_Prompt_: The pictures in the data below are to be omitted; all else must be duplicated exactly.
··· Data ···
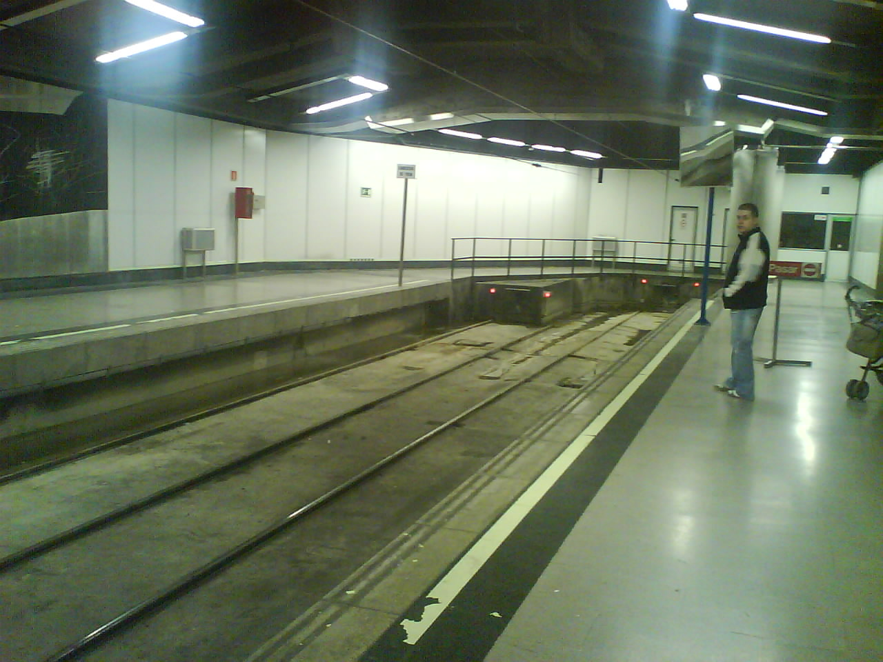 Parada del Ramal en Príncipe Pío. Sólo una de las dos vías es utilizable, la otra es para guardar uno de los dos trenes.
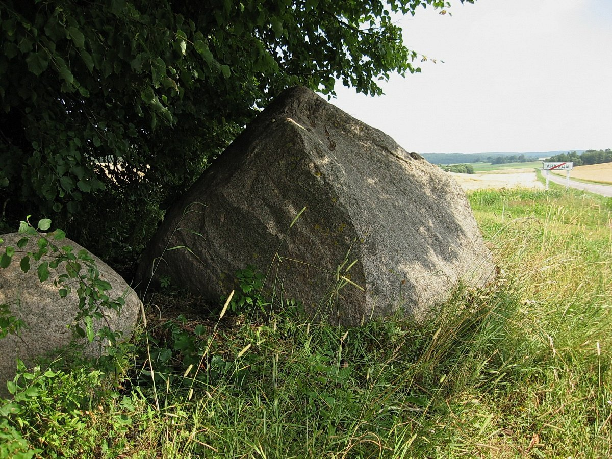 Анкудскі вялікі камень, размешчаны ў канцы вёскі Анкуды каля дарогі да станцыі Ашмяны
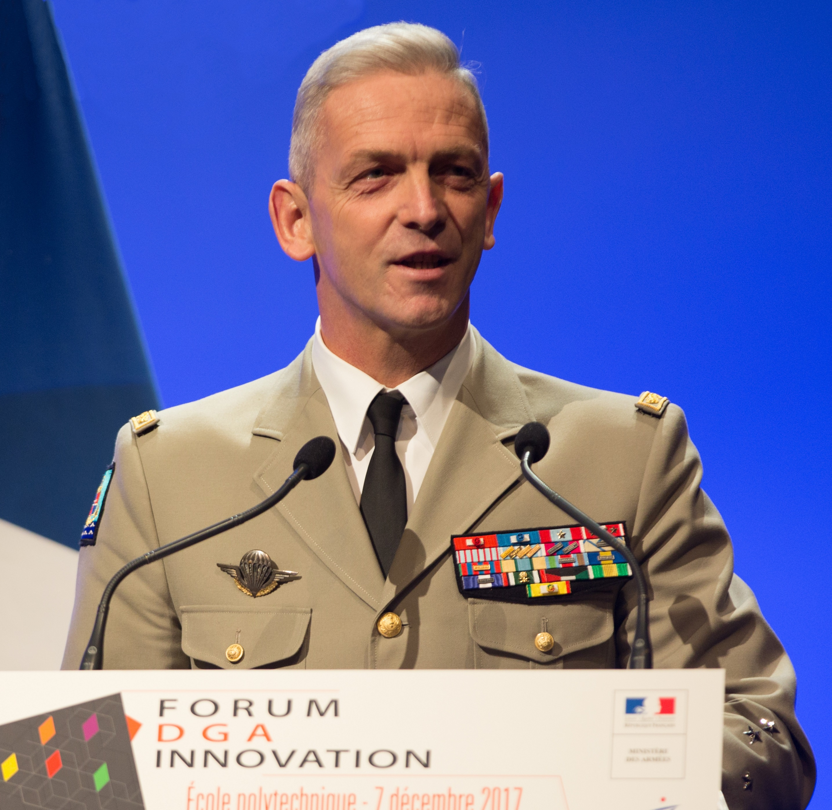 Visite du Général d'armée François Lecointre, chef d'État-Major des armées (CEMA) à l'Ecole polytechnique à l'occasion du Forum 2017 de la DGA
···
_Solution for this exercise_:
 Parada del Ramal en Príncipe Pío. Sólo una de las dos vías es utilizable, la otra es para guardar uno de los dos trenes.
 Анкудскі вялікі камень, размешчаны ў канцы вёскі Анкуды каля дарогі да станцыі Ашмяны
 Visite du Général d'armée François Lecointre, chef d'État-Major des armées (CEMA) à l'Ecole polytechnique à l'occasion du Forum 2017 de la DGA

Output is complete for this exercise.